Advantages of This Approach

✅ High Confidence in System Behavior
By testing real components and interactions, this method avoids the false sense of security often associated with over-mocking.

✅ Catches Integration Issues Early
Internal services are tested in context, reducing the risk of integration failures only appearing in production.

✅ Minimal Refactoring Overhead
Tests are less fragile because they validate outcomes rather than implementation details.

✅ More Realistic Than Pure White-Box Unit Testing
Ensures that the system as a whole works as expected, rather than verifying only individual methods.

✅ Test Structure is Flexible
The test suite is not bound to the structure of the application, allowing for better organization and maintainability.

When to Break the Convention

While this unit testing approach is robust, there are cases where alternative strategies make more sense:

Testing Edge Cases and Large Permutation Sets
- If testing requires dozens of permutations (e.g., validation rules, calculation logic), isolated unit tests may be more efficient than API-driven tests.
Faster Feedback for Core Business Logic
- Computationally heavy business logic (e.g., pricing calculations) can be tested independently in unit tests for rapid iteration.
Testing Behavior That Is Hard to Simulate in a Full System
- Error handling, time-sensitive workflows, and network failures can often be tested more reliably with targeted component tests.
Performance and Load Testing
- Unit tests are not designed for load testing.

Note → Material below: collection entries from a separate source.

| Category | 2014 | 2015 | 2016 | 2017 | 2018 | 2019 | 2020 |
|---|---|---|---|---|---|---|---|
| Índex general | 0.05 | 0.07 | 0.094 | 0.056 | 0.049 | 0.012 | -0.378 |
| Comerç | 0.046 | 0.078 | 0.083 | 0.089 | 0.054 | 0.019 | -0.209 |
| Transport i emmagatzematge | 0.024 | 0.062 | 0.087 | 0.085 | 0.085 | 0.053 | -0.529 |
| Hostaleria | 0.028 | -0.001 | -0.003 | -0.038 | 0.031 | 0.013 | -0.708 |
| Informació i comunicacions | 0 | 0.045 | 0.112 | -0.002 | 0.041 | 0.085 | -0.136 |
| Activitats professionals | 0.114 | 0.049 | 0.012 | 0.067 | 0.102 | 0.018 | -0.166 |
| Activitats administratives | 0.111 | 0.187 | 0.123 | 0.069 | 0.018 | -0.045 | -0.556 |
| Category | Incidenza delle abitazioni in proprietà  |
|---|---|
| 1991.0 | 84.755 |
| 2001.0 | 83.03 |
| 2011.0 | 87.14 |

Tools like Gatling or k6 are better suited for performance validation.

Conclusion

This pragmatic unit testing approach provides a middle ground between isolated unit testing and full end-to-end tests, balancing realism, maintainability, and execution speed. By testing against a single API endpoint and asserting at system boundaries, this method delivers high confidence in production readiness without excessive fragility.

For teams struggling with white-box unit tests that mirror the code structure or overly coupled test suites, this approach offers a structured yet flexible alternative—one that maximizes test effectiveness and system reliability while keeping test suites maintainable.

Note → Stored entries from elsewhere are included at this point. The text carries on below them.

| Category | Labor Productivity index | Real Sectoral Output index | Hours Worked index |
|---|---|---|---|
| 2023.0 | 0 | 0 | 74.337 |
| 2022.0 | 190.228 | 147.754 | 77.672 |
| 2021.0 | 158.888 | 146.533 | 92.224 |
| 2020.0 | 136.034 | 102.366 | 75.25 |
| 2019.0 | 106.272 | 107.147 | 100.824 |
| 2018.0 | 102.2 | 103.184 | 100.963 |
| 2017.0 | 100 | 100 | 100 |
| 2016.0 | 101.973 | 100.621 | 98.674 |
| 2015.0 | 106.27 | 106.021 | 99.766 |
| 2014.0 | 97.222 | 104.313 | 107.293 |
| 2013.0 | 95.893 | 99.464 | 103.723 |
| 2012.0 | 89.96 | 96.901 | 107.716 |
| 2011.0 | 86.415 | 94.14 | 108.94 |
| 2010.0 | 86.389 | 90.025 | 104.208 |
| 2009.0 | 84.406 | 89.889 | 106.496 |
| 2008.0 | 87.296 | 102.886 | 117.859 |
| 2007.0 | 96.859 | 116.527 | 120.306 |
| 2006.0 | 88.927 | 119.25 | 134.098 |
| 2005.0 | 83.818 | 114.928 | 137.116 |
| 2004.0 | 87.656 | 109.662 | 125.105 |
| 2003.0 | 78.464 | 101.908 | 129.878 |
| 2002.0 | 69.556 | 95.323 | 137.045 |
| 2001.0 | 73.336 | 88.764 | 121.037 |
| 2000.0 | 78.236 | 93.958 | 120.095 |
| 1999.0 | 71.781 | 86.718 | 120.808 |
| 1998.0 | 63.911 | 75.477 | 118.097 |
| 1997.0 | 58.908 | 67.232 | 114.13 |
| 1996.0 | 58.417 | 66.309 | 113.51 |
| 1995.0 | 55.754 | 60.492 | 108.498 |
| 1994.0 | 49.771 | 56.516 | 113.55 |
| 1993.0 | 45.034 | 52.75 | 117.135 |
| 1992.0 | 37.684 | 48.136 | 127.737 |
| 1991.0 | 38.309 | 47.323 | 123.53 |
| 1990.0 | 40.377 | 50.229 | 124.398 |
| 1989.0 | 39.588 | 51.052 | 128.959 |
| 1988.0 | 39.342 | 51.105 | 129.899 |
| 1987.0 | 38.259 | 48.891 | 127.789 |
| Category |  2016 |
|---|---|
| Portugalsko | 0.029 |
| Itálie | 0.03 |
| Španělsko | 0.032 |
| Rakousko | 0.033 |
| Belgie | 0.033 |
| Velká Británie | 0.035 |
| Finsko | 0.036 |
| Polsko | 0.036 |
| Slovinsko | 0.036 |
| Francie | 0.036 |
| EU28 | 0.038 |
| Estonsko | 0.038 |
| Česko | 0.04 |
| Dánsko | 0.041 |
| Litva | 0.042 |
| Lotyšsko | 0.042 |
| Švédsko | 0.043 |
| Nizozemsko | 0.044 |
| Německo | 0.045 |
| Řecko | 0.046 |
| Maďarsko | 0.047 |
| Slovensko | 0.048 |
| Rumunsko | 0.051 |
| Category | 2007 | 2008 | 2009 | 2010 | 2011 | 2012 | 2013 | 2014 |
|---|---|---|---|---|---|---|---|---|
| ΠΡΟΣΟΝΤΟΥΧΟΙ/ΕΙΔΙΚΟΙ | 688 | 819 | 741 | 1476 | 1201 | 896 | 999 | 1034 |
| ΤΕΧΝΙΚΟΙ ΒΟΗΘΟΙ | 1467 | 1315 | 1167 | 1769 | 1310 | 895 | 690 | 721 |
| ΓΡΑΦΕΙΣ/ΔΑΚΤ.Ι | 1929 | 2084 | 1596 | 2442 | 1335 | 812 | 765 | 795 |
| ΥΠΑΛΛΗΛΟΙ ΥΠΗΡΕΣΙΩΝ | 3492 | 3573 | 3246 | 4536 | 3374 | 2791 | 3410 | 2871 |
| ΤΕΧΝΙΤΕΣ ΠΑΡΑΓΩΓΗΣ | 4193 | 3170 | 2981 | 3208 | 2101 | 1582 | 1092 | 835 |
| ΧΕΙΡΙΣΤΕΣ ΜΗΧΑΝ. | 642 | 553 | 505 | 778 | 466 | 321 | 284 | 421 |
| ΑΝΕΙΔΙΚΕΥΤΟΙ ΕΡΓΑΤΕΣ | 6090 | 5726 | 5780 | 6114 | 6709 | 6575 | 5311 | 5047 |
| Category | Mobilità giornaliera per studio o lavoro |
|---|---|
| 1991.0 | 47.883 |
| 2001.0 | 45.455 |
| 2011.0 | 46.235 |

📝 An Evolution of Thought: How I Came to This Approach

I’ve refined my perspective on testing over a long time—with plenty of missteps along the way. Having been an early(ish) adopter of Extreme Programming (XP), I’ve spent years experimenting with different testing styles, often influenced by shifting industry trends.

I remember early successes where we managed to refactor large areas of legacy code that no one wanted to touch. By first wrapping the existing behavior in tests, we were able to replace fragile code with confidence, ensuring that the system still worked—even if we didn’t fully understand why certain things were originally built the way they were.

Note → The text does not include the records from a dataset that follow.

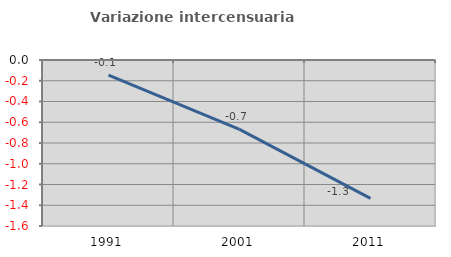
| Category | Variazione intercensuaria annua |
|---|---|
| 1991.0 | -0.146 |
| 2001.0 | -0.668 |
| 2011.0 | -1.334 |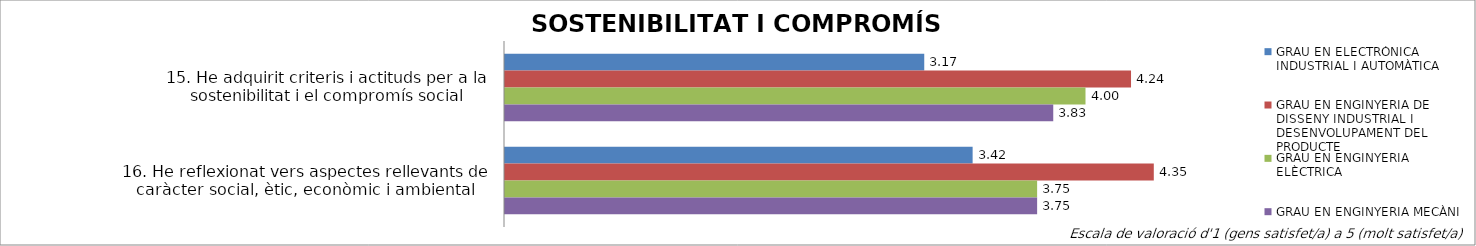
| Category | GRAU EN ELECTRÒNICA INDUSTRIAL I AUTOMÀTICA | GRAU EN ENGINYERIA DE DISSENY INDUSTRIAL I DESENVOLUPAMENT DEL PRODUCTE | GRAU EN ENGINYERIA ELÈCTRICA | GRAU EN ENGINYERIA MECÀNICA |
|---|---|---|---|---|
| 15. He adquirit criteris i actituds per a la sostenibilitat i el compromís social | 3.167 | 4.235 | 4 | 3.833 |
| 16. He reflexionat vers aspectes rellevants de caràcter social, ètic, econòmic i ambiental | 3.417 | 4.353 | 3.75 | 3.75 |

Then came a shift in the industry, where this style of testing was frowned upon. A new wave of opinionated developers advocated that everything be tested in isolation, promoting strict mock-heavy, white-box unit tests. This led to tests that felt detached from real system behavior, didn’t provide confidence when refactoring, and ultimately, strayed from some of the original intents of TDD—including documenting the system and preventing regressions.

This approach put off many developers, including David Heinemeier Hansson (DHH), the creator of Ruby on Rails, who famously wrote “TDD is Dead, Long Live Testing”. His frustration sparked a broader debate, leading to conversations with Kent Beck and Martin Fowler—who clarified that TDD was never about isolating every unit of code, but rather about driving design through meaningful tests (see discussion).

Reflecting on those early successes, I realized that TDD itself wasn’t the problem. The problem was the shift in focus from testing behaviors to testing isolated units. The best results didn’t come from testing every internal class in isolation, but from testing behaviors through the system’s public API—treating a “unit” as a unit of behavior rather than a unit of code.